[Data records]
————————

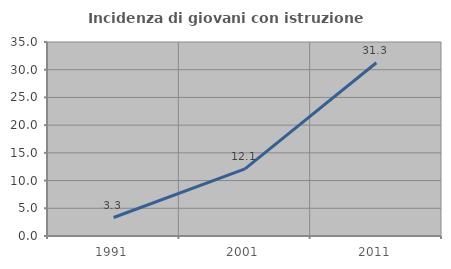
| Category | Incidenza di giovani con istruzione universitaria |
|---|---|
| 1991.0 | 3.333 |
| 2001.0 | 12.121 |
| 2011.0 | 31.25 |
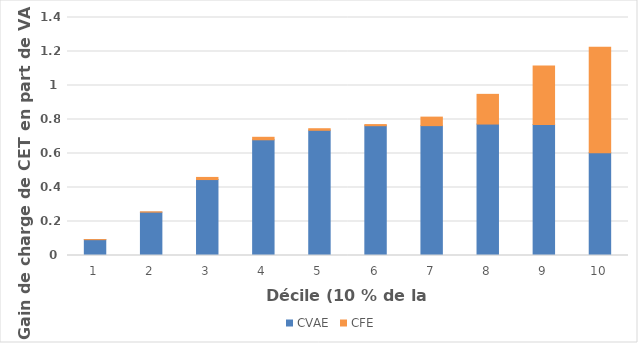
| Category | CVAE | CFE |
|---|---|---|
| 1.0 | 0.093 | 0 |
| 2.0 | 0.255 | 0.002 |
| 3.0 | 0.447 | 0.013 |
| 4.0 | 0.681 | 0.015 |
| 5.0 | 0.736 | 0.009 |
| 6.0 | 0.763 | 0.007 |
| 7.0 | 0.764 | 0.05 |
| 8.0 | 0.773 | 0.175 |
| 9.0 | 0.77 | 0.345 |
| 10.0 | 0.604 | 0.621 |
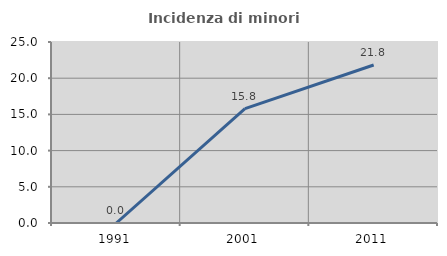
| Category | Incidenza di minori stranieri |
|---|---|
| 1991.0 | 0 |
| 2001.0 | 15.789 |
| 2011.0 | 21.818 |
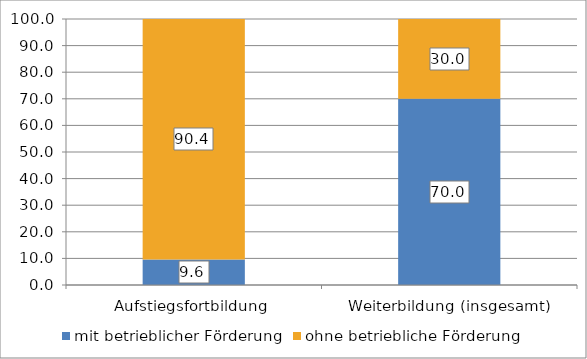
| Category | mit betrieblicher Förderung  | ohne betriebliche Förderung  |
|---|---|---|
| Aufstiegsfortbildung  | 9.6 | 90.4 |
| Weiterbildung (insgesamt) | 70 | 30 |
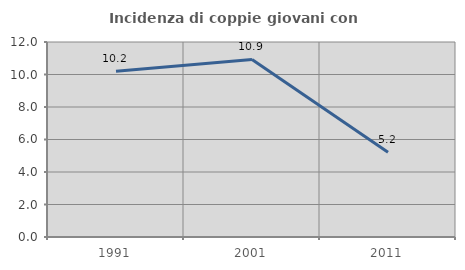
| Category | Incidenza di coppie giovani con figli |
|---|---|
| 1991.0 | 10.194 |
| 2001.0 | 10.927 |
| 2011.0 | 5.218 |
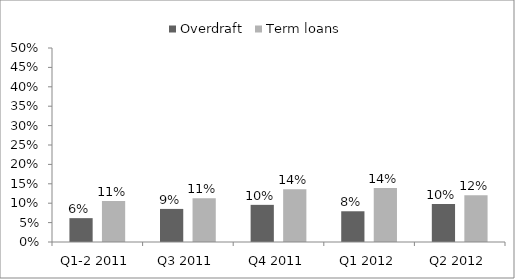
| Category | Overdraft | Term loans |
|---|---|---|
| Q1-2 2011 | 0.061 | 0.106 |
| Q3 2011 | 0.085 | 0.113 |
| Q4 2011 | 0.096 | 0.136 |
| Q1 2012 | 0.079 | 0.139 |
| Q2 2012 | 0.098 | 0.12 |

————————

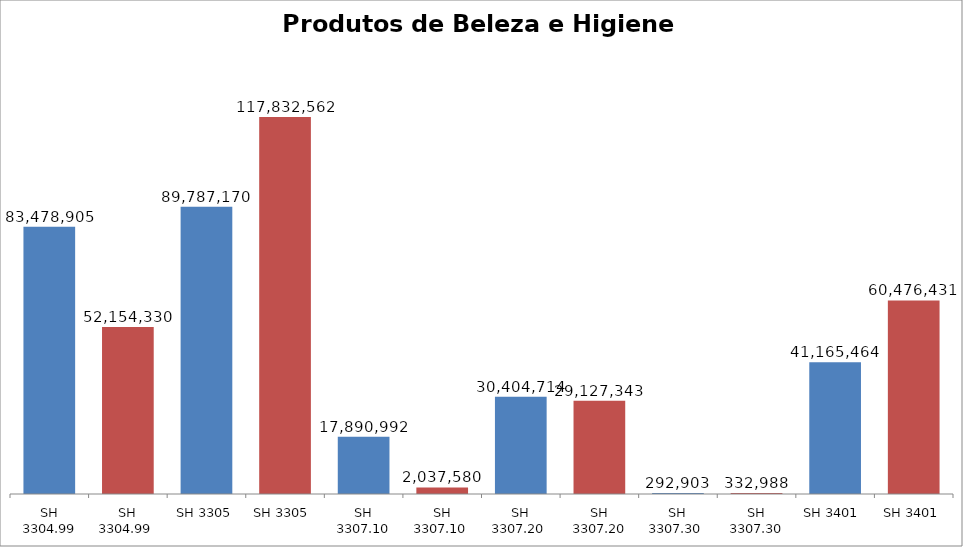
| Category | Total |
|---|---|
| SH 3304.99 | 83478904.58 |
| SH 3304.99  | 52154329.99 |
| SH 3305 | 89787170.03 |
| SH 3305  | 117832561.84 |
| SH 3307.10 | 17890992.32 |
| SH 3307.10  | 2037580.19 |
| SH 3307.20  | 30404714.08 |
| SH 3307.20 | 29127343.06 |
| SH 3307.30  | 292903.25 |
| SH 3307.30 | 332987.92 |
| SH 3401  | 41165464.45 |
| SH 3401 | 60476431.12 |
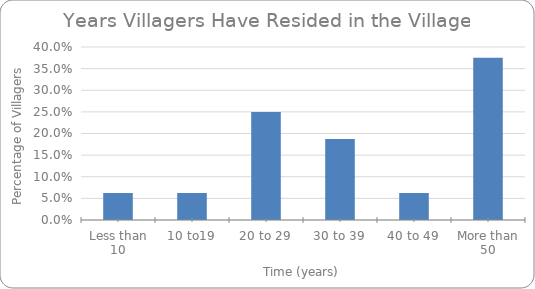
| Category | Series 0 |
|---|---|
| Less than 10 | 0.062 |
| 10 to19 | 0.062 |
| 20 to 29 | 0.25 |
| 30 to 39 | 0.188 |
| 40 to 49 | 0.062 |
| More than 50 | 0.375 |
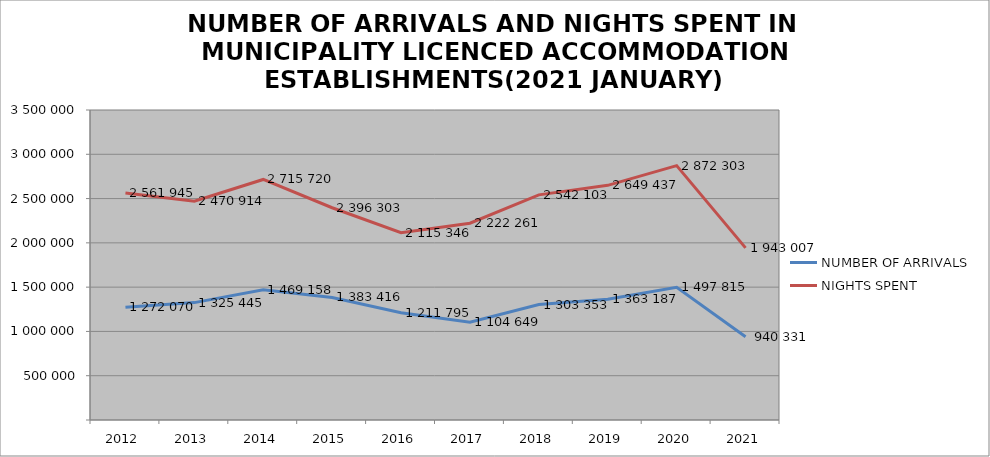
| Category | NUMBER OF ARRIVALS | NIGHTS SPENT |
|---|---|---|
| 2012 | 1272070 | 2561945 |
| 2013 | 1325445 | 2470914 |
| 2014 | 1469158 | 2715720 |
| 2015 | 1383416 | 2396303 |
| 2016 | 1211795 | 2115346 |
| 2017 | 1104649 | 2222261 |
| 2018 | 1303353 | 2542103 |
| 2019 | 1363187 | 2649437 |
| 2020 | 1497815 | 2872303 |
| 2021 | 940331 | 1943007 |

————————

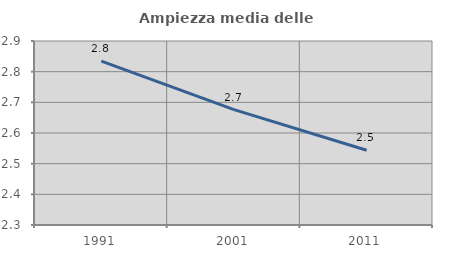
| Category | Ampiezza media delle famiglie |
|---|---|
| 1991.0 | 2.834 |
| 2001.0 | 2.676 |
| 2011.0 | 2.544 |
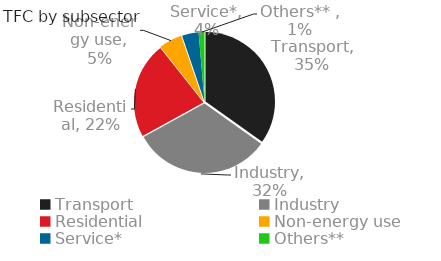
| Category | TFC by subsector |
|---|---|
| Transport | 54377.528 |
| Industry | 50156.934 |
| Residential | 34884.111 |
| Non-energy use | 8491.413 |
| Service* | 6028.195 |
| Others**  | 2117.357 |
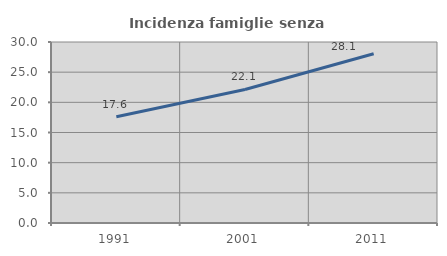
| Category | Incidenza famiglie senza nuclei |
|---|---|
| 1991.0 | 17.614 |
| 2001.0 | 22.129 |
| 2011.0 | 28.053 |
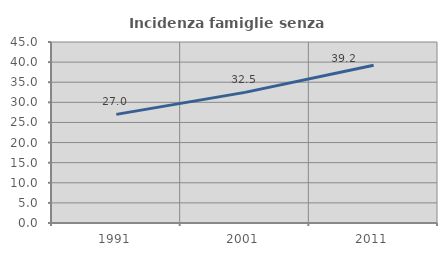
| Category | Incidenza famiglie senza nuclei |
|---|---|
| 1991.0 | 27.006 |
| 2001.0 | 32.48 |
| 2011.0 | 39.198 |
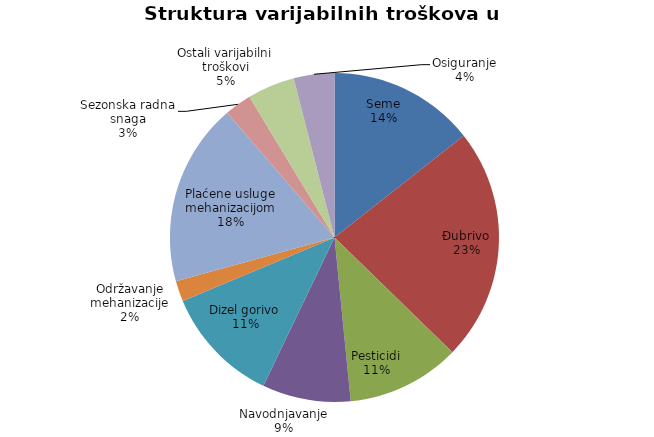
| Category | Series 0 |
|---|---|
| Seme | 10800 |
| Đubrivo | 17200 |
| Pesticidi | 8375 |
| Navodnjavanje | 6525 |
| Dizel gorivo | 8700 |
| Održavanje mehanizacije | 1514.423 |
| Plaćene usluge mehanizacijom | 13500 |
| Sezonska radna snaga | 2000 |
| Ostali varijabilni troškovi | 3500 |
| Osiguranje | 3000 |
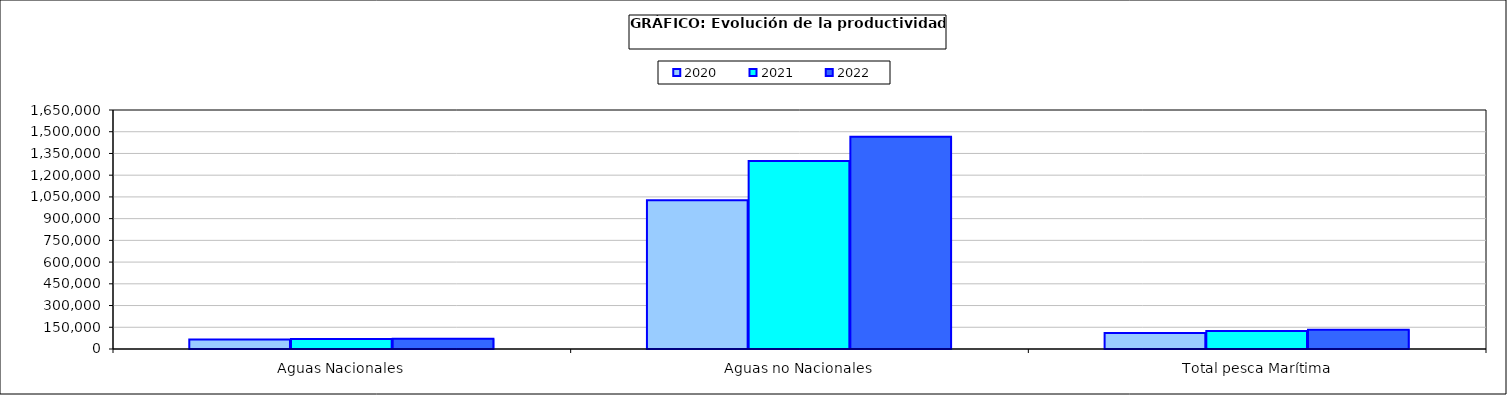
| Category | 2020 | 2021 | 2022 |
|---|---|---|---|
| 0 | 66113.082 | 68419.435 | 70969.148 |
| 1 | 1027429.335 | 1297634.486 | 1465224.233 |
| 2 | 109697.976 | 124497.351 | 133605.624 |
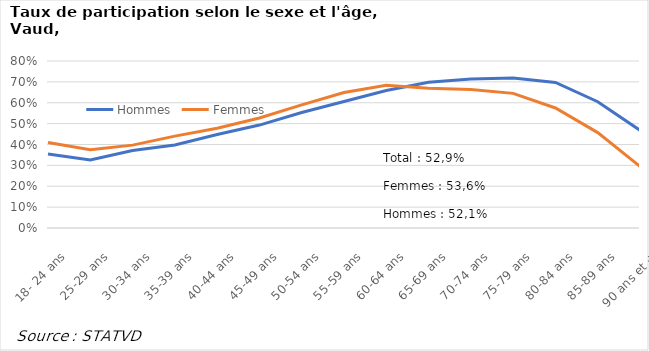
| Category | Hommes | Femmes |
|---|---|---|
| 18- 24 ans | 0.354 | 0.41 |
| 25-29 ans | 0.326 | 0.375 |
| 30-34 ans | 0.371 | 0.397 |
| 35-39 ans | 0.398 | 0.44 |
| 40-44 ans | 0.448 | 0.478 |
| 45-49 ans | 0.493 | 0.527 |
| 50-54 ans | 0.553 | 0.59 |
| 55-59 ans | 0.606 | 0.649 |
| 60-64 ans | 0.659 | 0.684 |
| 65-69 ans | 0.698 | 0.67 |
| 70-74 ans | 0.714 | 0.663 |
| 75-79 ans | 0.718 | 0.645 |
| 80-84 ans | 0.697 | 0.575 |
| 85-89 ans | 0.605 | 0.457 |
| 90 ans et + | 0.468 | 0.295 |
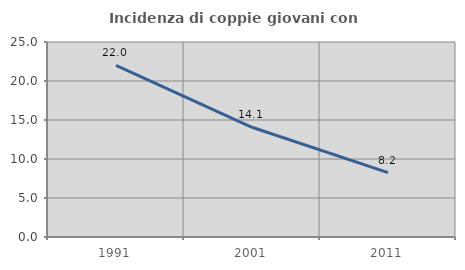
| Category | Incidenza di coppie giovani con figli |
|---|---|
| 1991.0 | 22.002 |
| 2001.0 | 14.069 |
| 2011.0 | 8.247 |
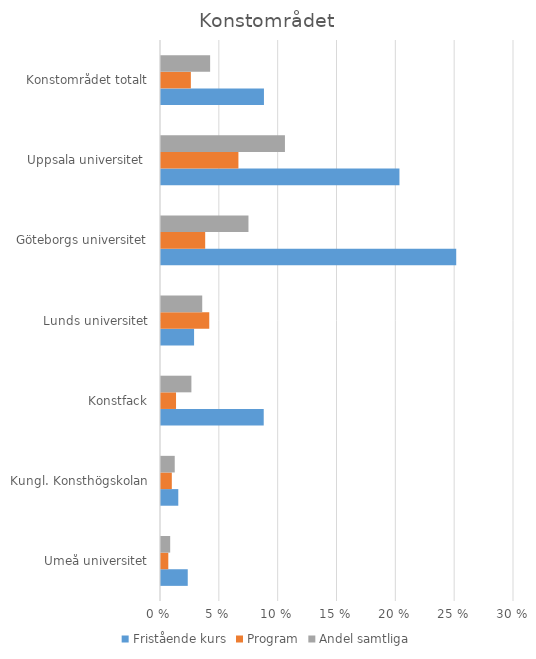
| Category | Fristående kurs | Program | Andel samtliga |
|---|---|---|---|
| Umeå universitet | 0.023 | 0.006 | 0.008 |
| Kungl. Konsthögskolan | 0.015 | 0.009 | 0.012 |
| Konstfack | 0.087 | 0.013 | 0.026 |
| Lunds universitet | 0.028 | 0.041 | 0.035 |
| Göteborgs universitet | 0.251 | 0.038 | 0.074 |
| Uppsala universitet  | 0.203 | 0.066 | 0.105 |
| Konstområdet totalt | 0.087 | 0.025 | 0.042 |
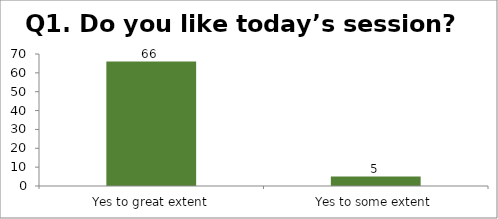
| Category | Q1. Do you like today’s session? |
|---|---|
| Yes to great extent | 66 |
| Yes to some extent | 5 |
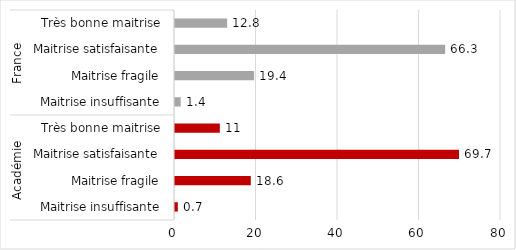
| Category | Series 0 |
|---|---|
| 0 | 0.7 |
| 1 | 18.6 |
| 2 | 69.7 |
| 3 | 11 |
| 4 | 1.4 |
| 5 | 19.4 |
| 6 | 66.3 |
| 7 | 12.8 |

————————

Your task for the entries above: copy exactly the span starting with the line with "1363187 | 2649437 |" and going on through the line with "940331 | 1943007 |", both lines included, and nothing else.

| 2019 | 1363187 | 2649437 |
| 2020 | 1497815 | 2872303 |
| 2021 | 940331 | 1943007 |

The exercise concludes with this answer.